I participated in a couple of shows this past weekend and have product that didn't sell.  Does anyone know of a creative way I could sell my remaining products.  I'm not scheduled for another show until late January 2015 and don't want my products sitting on the shelf.


----------



## shunt2011 (Dec 17, 2014)

Do you have a website or FB page?  or Craigslist maybe?.  List them on there and perhaps a special deal if you really want to get rid of them.


----------



## girlishcharm2004 (Dec 17, 2014)

You could put it up on Ebay as an auction and see how other people value it.  Just a thought!


----------



## SplendorSoaps (Dec 17, 2014)

Perhaps donate them to a local 501(c)3 charity?  That way you may be able to at least take a tax deduction on it as a charitable donation, while also helping those in need.


----------



## houseofwool (Dec 17, 2014)

January 2015 is only a month away. What did you make that isn't going to keep a month?


----------



## cmzaha (Dec 17, 2014)

I am curious what type of product you are talking about. January is not very far away and soap just gets better. If you have fresh lotion it should still be good in late January.


----------



## eclecticsprint (Dec 18, 2014)

Facial and body scrubs that are almost a month old


----------



## The Efficacious Gentleman (Dec 18, 2014)

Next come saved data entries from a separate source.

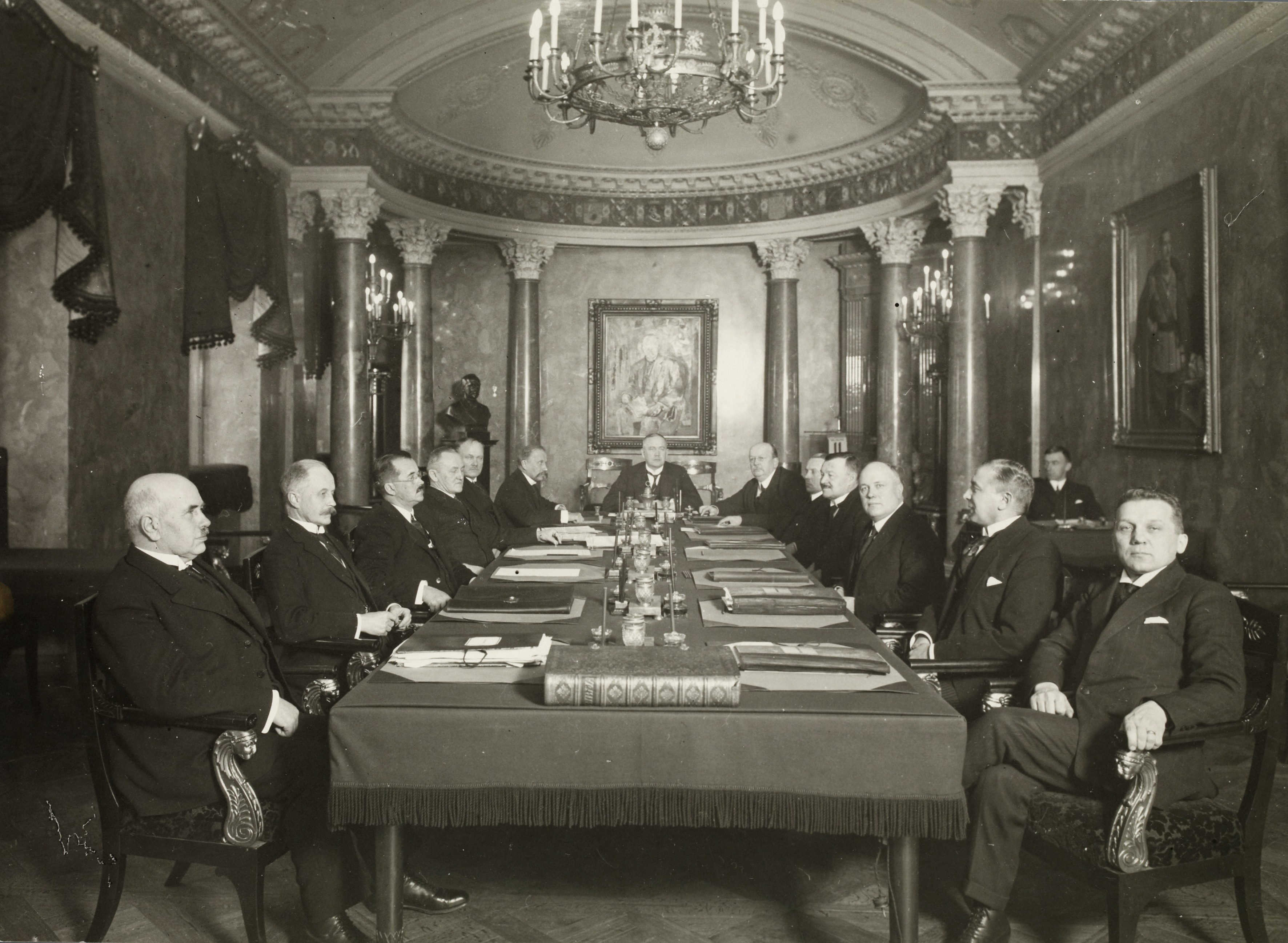 Kyösti Kallion II hallitus. Vasen rivi edestä: Kyösti Järvinen, Leonard Hjelmman, Vihtori Vesterinen, Juho Sunila, Emil Setälä ja Kyösti Kallio. Pöydän päässä presidentti Lauri Kristian Relander. Oikea rivi takaa: Lauri Ingman, Juho Niukkanen, Kalle Lohi, Gustaf Ignatius, Urho Castrén ja Tyko Reinikka. Taustalla Axel Charpentier.
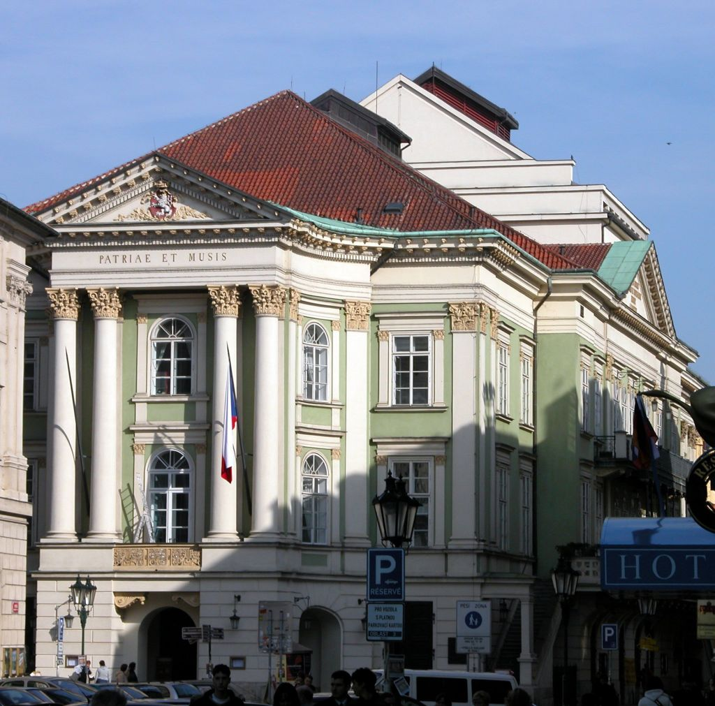 Prag: Ständetheater
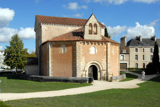 Baptistere Saint-Jean
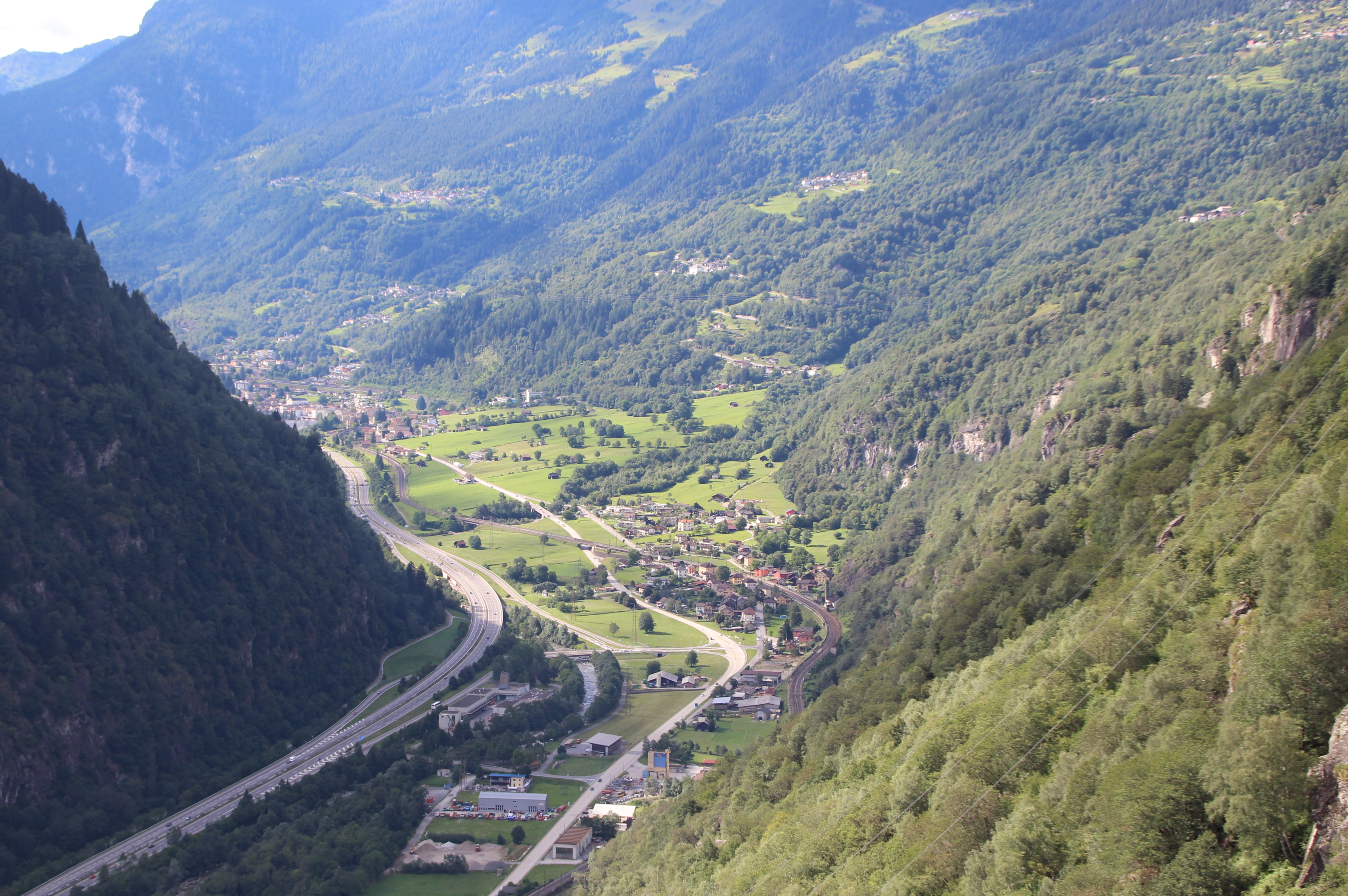 Chiggiogna, hinten Faido

What would be the issue with keeping them until then?


----------



## eclecticsprint (Dec 18, 2014)

Nothing I suppose, but I want everything I make to sell fresh, and sell everything before starting again.


----------



## shunt2011 (Dec 18, 2014)

I wouldn't be concerned about a couple months with those at all.  I have some that are a couple months old and are fine.  I make small batches but you just never know what will sell or what won't.


----------



## cmzaha (Dec 18, 2014)

eclecticsprint said:


> Nothing I suppose, but I want everything I make to sell fresh, and sell everything before starting again.


If they are salt or sugar scrubs they are not going to go bad very quickly. Both salt and sugar can help preserve and cure. I have a feeling over time you will get tired of getting rid of all that does not sell. If you have a website you can always offer grab bags, or do a grab bag night at a farmer's market if you have one you can attend.


----------



## maya (Dec 20, 2014)

Are they formulated to only last a month? For instance did you use a preservative at a correct amount in the products that should be preserved? I think many people keep products for more then a month.


----------